DYING FOR YOUR ART

DYING FOR YOUR ART: A BRIEF WORD ON TRUMAN CAPOTE (July 2006)

Some months ago, while trawling through imdb.com, I came across a reference to Philip Seynour Hoffman’s portrayal of Truman Capote in the film ‘Capote’. As is now widely known Hoffman went on to win the Oscar for his role. I ordered the film from the U.S. before it was released in the U.K. and watched it three times within a week. Then I bought the book ‘In Cold Blood’. I read it on a trip to Austria, and when I returned to the U.K. I read it again. Then I bought the original 1967 film of the book starring Robert Blake. Then I bought Capote’s biography by Gerald Clarke and read that, specifically the sections that covered Capote’s trip to Holcomb, Kansas.

If you don’t know the story it’s pretty straightforward. Capote was a social creature, a five foot three effete homosexual who took a starring role in the New York literary scene in the fifties. He was witty, charming (in fact the Queen Mother of England said he was the most intelligent and charming man she’d ever met), debonair, already lauded for his literary work in ‘Other Voices, Other Rooms’, ‘Breakfast At Tiffany’s’, numerous short stories, and his journalistic work for the ‘New Yorker’ magazine.

In 1959 Capote happened to read a brief article in the New York Times about the senseless and unsolved murder of a Kansas farmer called Herb Clutter, his invalid wife Bonnie, and their two teenage children, Kenyon and Nancy. They had been killed by shotgun wounds to the face and head. Father and son were found in the basement of the family home, mother and daughter in their beds. First impressions gave no evident motive for their killings. Intrigued by this event Capote went to Kansas with his childhood friend, Harper Lee (author of ‘To Kill A Mockingbird’), the purpose being to write an article about the killings for the New Yorker magazine. What transpired is detailed in the film ‘Capote’, and the book that Capote ultimately wrote (taking six years to do it as he had to wait throughout the entire legal procedure of capture, arrest, trial, conviction, sentencing, appeals, Death Row, and ultimate hanging of the two murderers, Perry Smith and Richard Hickock).

As far as novels go, ‘In Cold Blood’ is astonishingly well-written. It is so unlike anything else that Capote produced that it could have been written by an entirely different author. It is a magnificent work. The film is exceptionally tense, and Hoffman’s performance is breathtaking.

Capote remains an enigma. After ‘In Cold Blood’ (for which he received in excess of two million dollars in advance and film rights…in 1966!) Capote never completed another work. He died in 1984, aged 59, as a result of complications resulting from alcoholism. Seems that ‘In Cold Blood’ was the book he was meant to write, for the penalty he paid was his own life.

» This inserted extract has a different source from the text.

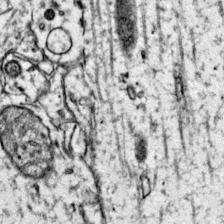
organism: Mouse
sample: Primary visual cortex

Read the book, then watch the original 1967 film of the same title, then watch ‘Capote’ starring Philip Seymour Hoffman.

‘In Cold Blood’ has been lauded as one of the most important books of the Twentieth century. It changed the way people read, the way they wrote…it changed the way people understood literature.

Without exception one of my personal treasures, a book that stands head and shoulders above the many subsequent attempts to copy its style and voice.